A new study by researchers from University of York suggests that social networking sites may increase the bonds of friendship in boys between the age group of 9 and 13.

For the study, researchers Sally Quinn and Dr. Julian Oldmeadow from York's Department of Psychology looked at the link between social networking sites (SNSs) and group belonging.

"Previous research has suggested that online communication is associated with increased closeness to friends and friendship quality. We know that children under 13 years of age are increasingly using SNSs but little research has focused on the effects of friendship for this age group. Our study examined links to group belonging for nine to 13-year-olds," lead author of the study and PhD student Sally Quinn said, according to Medical Xpress.
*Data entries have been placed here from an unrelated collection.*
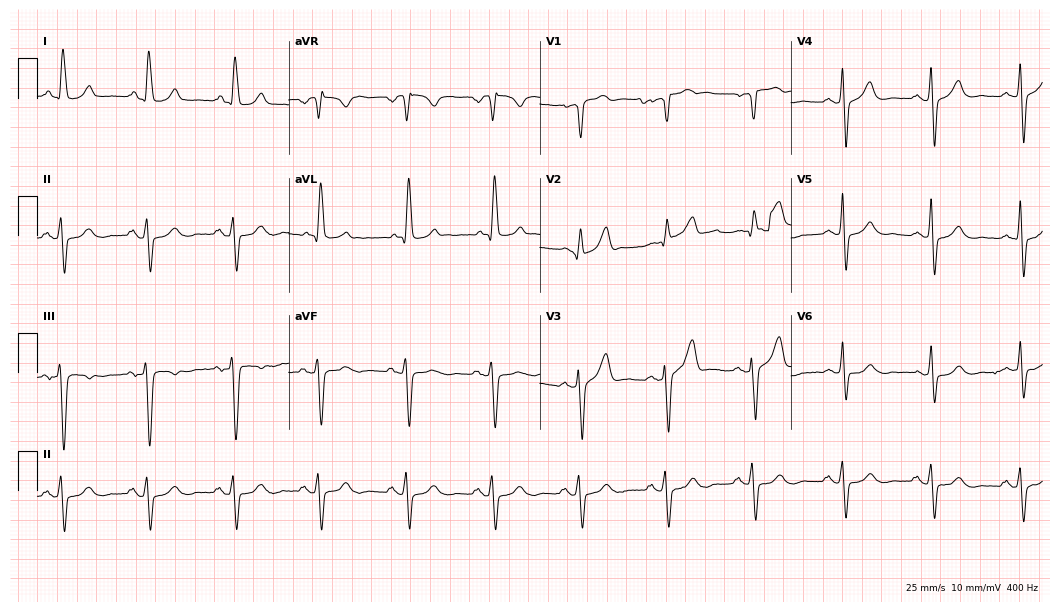
Electrocardiogram, a 74-year-old male patient. Of the six screened findings (first-degree AV block, right bundle branch block, left bundle branch block, sinus bradycardia, atrial fibrillation, sinus tachycardia), none is recorded.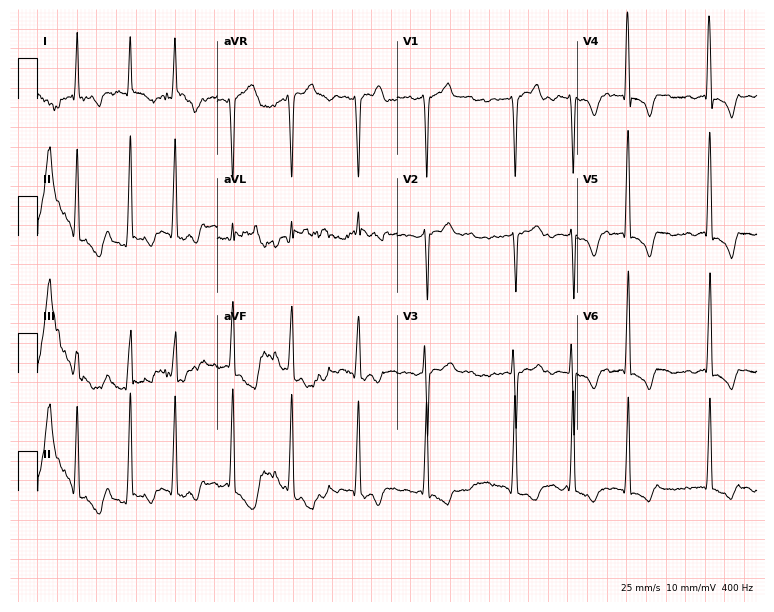
12-lead ECG from a female patient, 69 years old. Shows atrial fibrillation.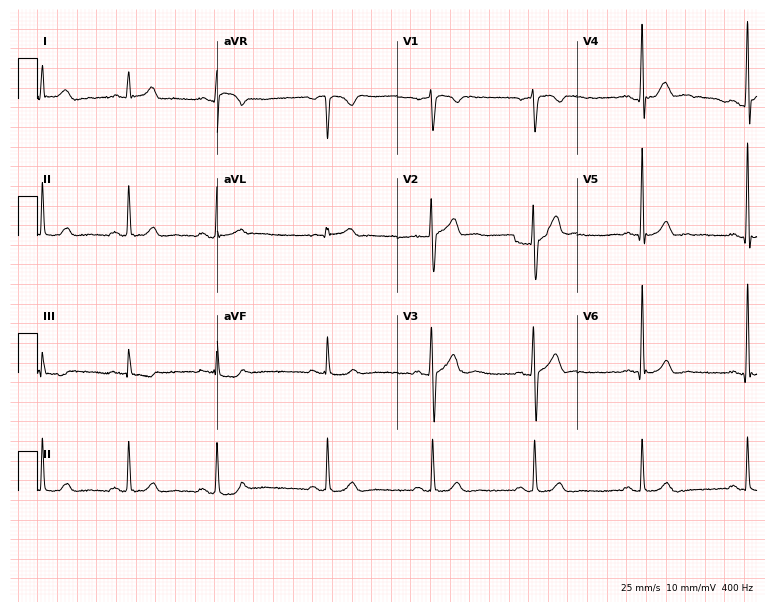
12-lead ECG from a man, 24 years old. Recorded interpretation: within normal limits.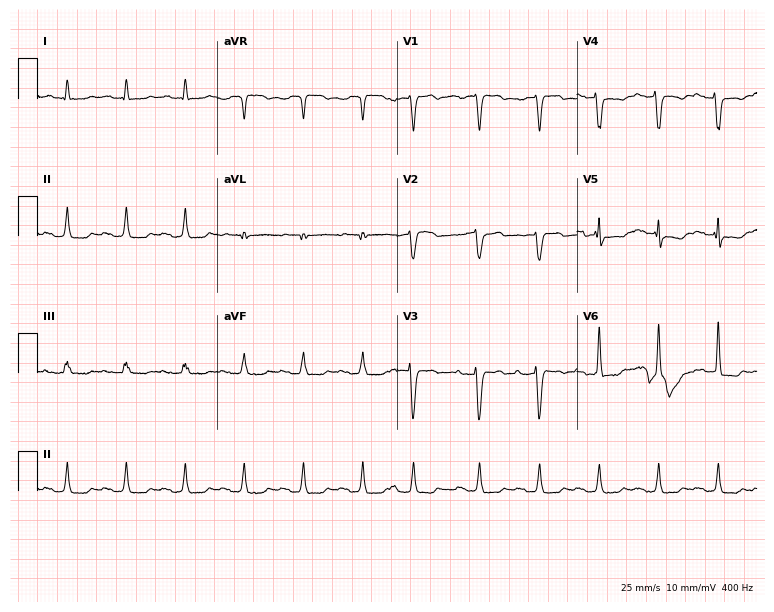
12-lead ECG from a male, 82 years old. Findings include first-degree AV block.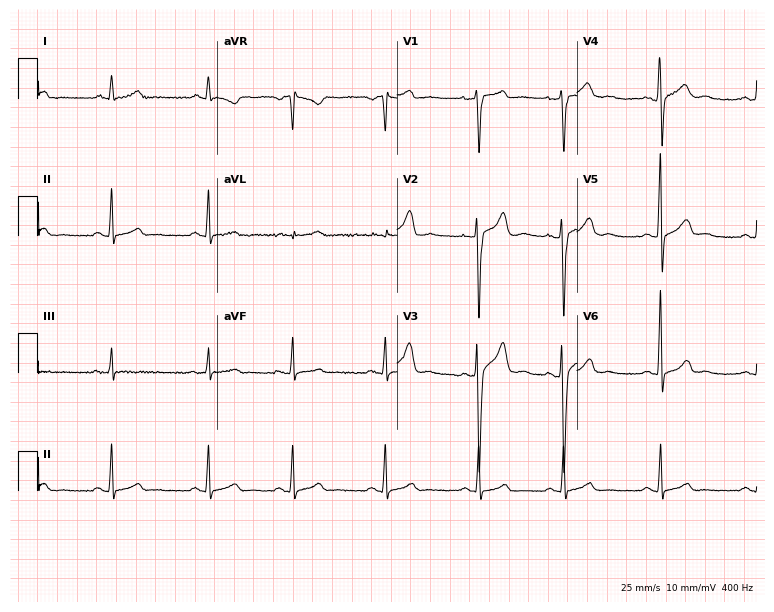
Resting 12-lead electrocardiogram. Patient: a male, 19 years old. Read as a normal ECG.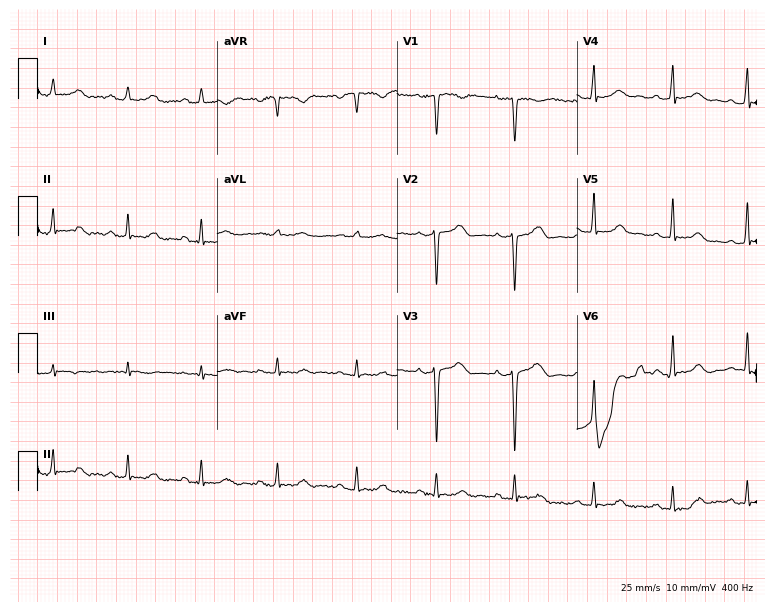
12-lead ECG from a woman, 33 years old. Screened for six findings — first-degree AV block, right bundle branch block, left bundle branch block, sinus bradycardia, atrial fibrillation, sinus tachycardia — none is recorded. Other findings, if any, are not listed.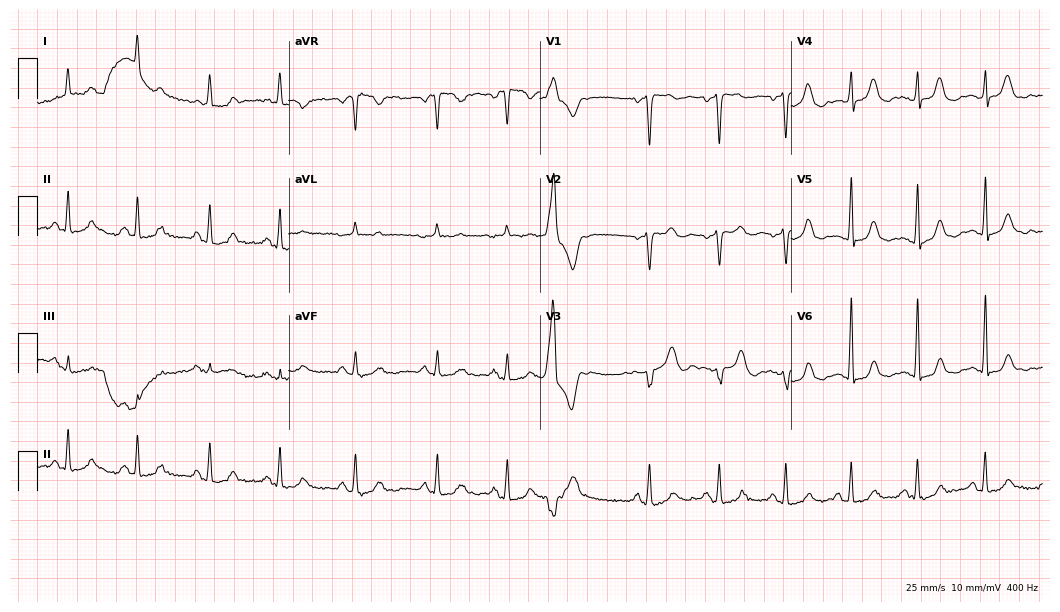
Electrocardiogram (10.2-second recording at 400 Hz), a 43-year-old female patient. Of the six screened findings (first-degree AV block, right bundle branch block (RBBB), left bundle branch block (LBBB), sinus bradycardia, atrial fibrillation (AF), sinus tachycardia), none is recorded.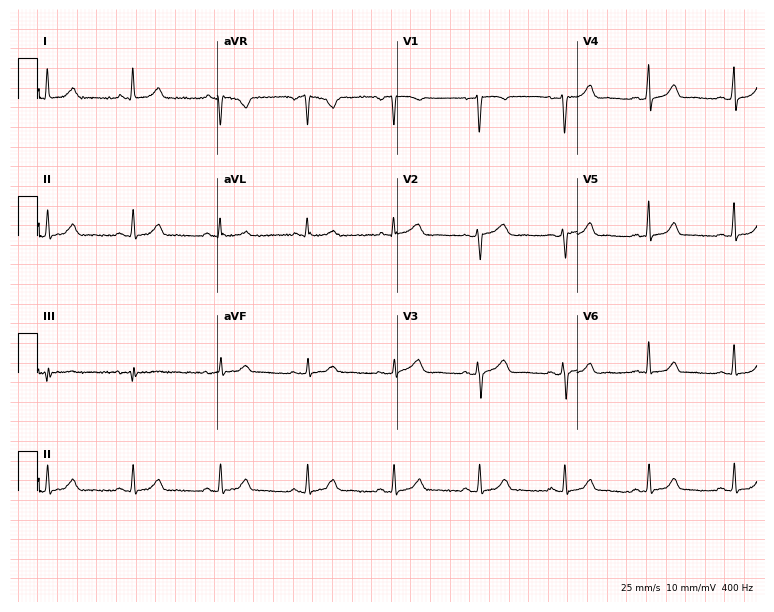
12-lead ECG from a 38-year-old woman. Labelled as a normal ECG.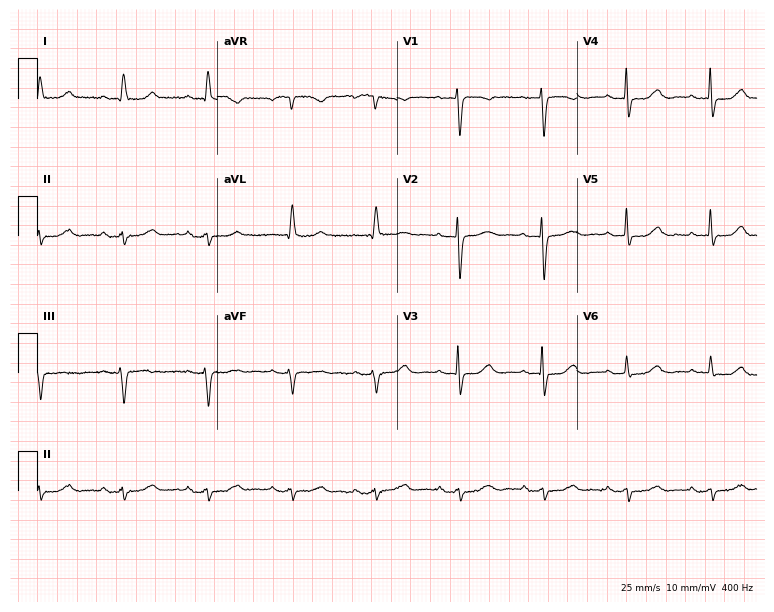
Resting 12-lead electrocardiogram (7.3-second recording at 400 Hz). Patient: a female, 85 years old. None of these six findings is recorded: first-degree AV block, right bundle branch block, left bundle branch block, sinus bradycardia, atrial fibrillation, sinus tachycardia.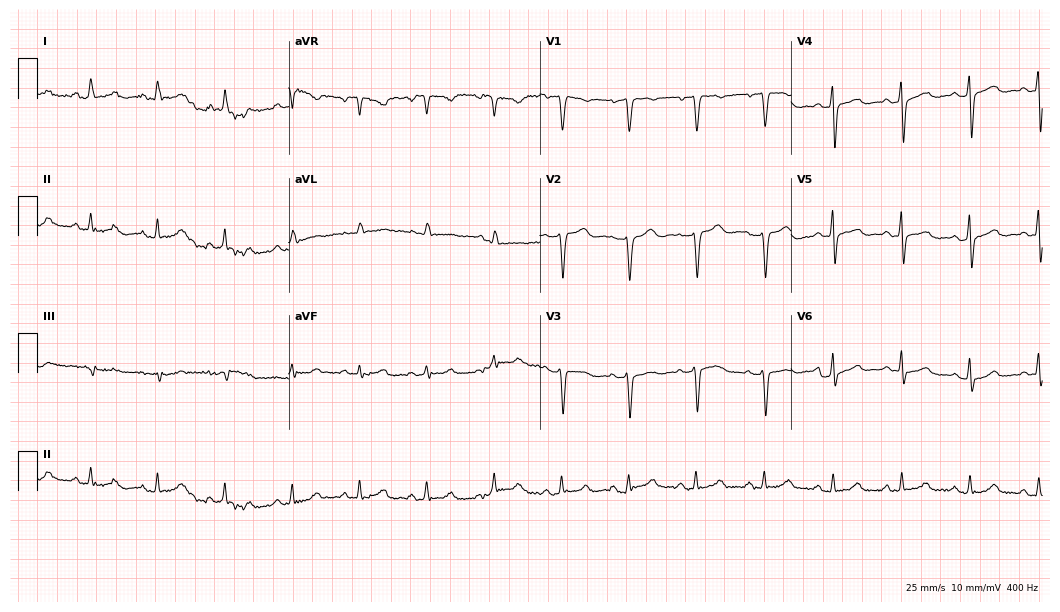
12-lead ECG from a 55-year-old female patient. Screened for six findings — first-degree AV block, right bundle branch block, left bundle branch block, sinus bradycardia, atrial fibrillation, sinus tachycardia — none is recorded. Only these six findings were labelled.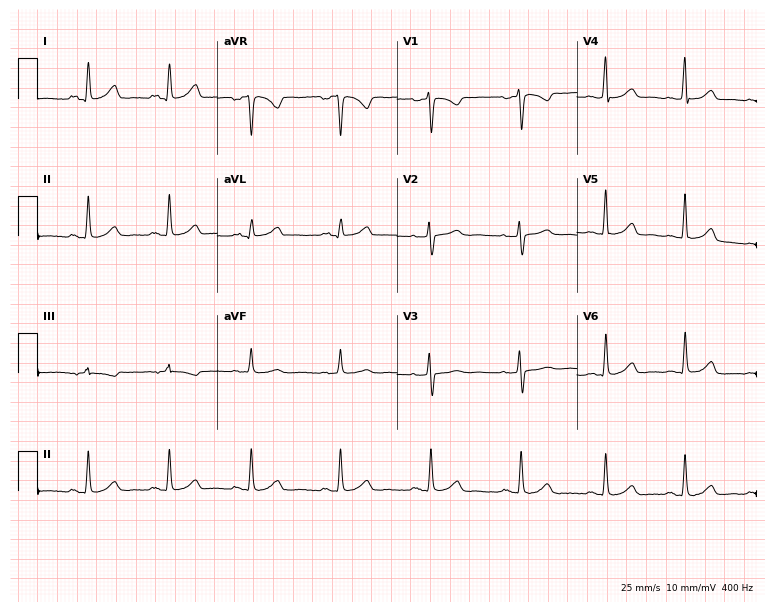
Resting 12-lead electrocardiogram (7.3-second recording at 400 Hz). Patient: a female, 28 years old. None of these six findings is recorded: first-degree AV block, right bundle branch block, left bundle branch block, sinus bradycardia, atrial fibrillation, sinus tachycardia. Findings outside these six are not listed.

More than 440 children (49 percent boys) from five primary schools and two secondary schools in England were asked to answer questionnaires by researchers. The questionnaires contained questions pertaining to the time from when they have been using networking sites, the frequency of their use to contact their friends, etc.

The researchers assessed the feelings of belongingness among children with responses to statements such as "I feel the rest of my friendship group accept me" on a five-point scale ranging from "not at all true" to "really true".

The analysis of the answers given by the children showed that the feeling of belongingness was stronger among older boys who used networking sites compared to those others who didn't.

"Among nine to 13 year olds, boys' friendship groups are characterised by lower levels of self-disclosure, acceptance and closeness than those of girls. In the offline world, boys' self-disclosure increases at around age 13 to 14 years old, later than that of girls. Our research is consistent with the view that boys may value the online environment as a rehearsal space for self-disclosure skills and social networking sites might help those who are less socially mature, with evidence suggesting that those who are socially anxious prefer the online environment for communication," Quinn added.

The study was published online in the British Journal of Developmental Psychology.